Uncertainties in the operationalisation of the Singapore Convention
The first reason why there is room for some healthy scepticism over the Singapore Convention is that there is some uncertainty over how the Singapore Convention will be operationalised. This has several facets, which I will consider in turn.
First, as arbitration practitioners may think with a bit of schadenfreude, the take-up rate of the Singapore Convention is still up in the air. A treaty’s effectiveness hinges on its widespread adoption and acceptance, and the Singapore Convention is still in its infancy compared to the New York Convention. While the initial response to the Singapore Convention has been positive, the fate of the UNCITRAL Model Law on International Commercial Conciliation, 2002 (“Conciliation Model Law”) provides reason to be circumspect. Legislation based on or influenced by the Conciliation Model Law has been adopted in only 33 States in a total of 45 jurisdictions. The corresponding figures for the UNCITRAL Model Law on International Commercial Arbitration is 80 States in 111 jurisdictions. But this comparison is flawed. The Conciliation Model Law was designed to apply in cases where parties could not agree or had not included on a set of mediation rules into their contract.1) This was revised in 2018 by the UNCITRAL Model Law on International Commercial Mediation and International Settlement Agreements Resulting from Mediation, 2018 (amending the UNCITRAL Model Law on International Commercial Conciliation, 2002) (“Mediation Model Law”), which added, among others, the regime for enforcement that parallels the Singapore Convention. Thus, the slow uptake of the Conciliation Model Law does not necessarily bode ill for the Mediation Model Law or the Singapore Convention.
Second, it is an open question how Article 12(4) of the Singapore Convention will affect its implementation in member states of regional economic integration organisations. Article 12(4) provides that the Singapore Convention “shall not prevail over conflicting rules of a regional economic integration organization” if the settlement agreement is sought to be relied on in a member state, and the states involved that make the mediation “international” under Article 1 of the Singapore Convention are member states. The enforcement regime under the Singapore Convention would therefore be subject to any additional preconditions imposed by regional organisations, such as obtaining the counterparty’s consent, as required under the EU Directive on Mediation, before a settlement agreement may be relied on.
Third, Article 5(1)(d) of the Singapore Convention has the potential to greatly limit the applicability of this Convention.
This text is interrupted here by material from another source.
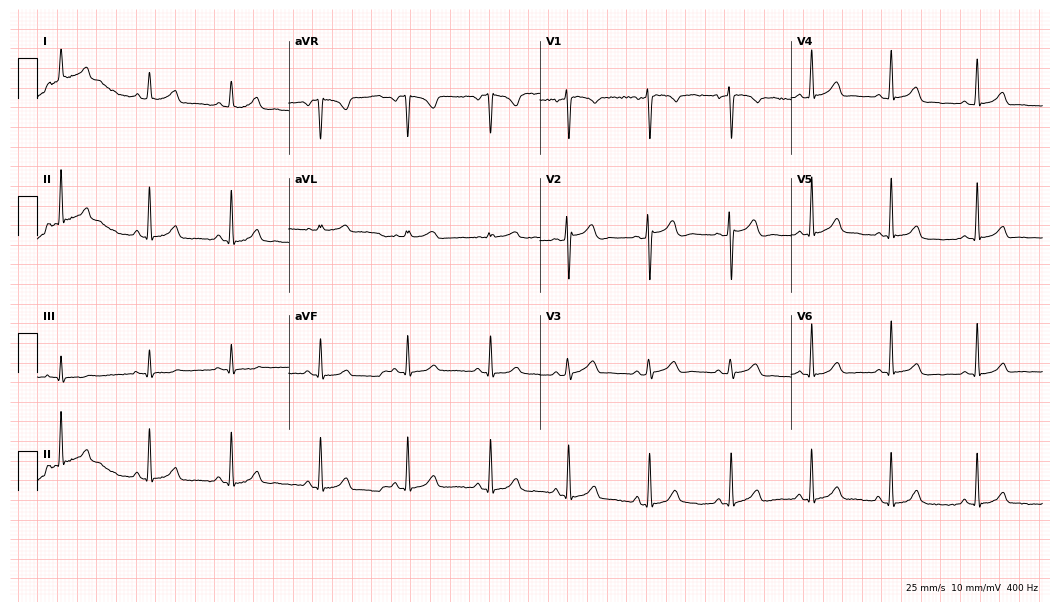
12-lead ECG (10.2-second recording at 400 Hz) from a 29-year-old female patient. Labelled as a normal ECG.

Article 5(1)(d) affords a defence if granting relief would be contrary to the terms of the settlement agreement. On this view, which is supported by the travaux préparatoires,2) parties would be allowed to “contract out” of enforcement of their settlement agreement under the Singapore Convention by so providing in their settlement agreement. Although Article 5(1)(d) might still be limited in effect if courts adopt a strict approach towards interpreting clauses that purport to contract out of the Singapore Convention, legally advised commercial parties are unlikely to face difficulty drafting a sufficiently clear and enforceable clause.
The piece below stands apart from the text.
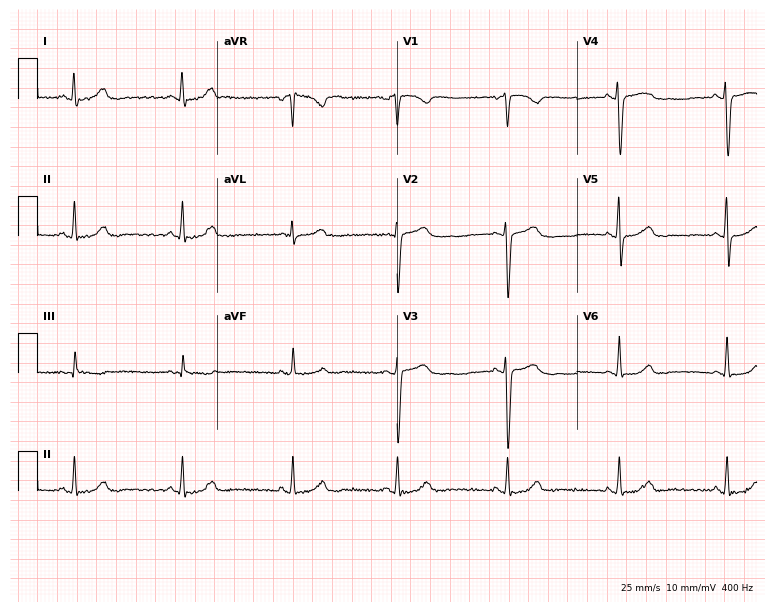
Standard 12-lead ECG recorded from a 46-year-old woman. Read as a normal ECG.

Arbitration and mediation: Frenemies in mutualistic competition
The second reason why arbitration practitioners need not panic just yet is that arbitration and mediation are not true enemies, but “frenemies”.
Although arbitration and mediation compete in the same conceptual space of “alternative dispute resolution” to litigation, this dynamic should be viewed as a manifestation of mutualistic, rather than zero-sum competition. Zero-sum competition involves competing against others and according primacy to outcomes because one party’s loss is another’s gain. Mutualistic competition involves competing with others and focuses on the pursuit of an objective (e.g., winning the game) through trying to surpass the competition. To characterise the arb-med relationship as zero-sum competition would be to make two wrong assumptions: (a) that it is impossible to increase the attractiveness of a jurisdiction as a whole as a dispute resolution hub, such that arbitration and mediation advance in tandem (the “fixed pie” assumption); and (b) that disputant-consumers inevitably choose either arbitration or mediation, but not both (the “either/or” assumption).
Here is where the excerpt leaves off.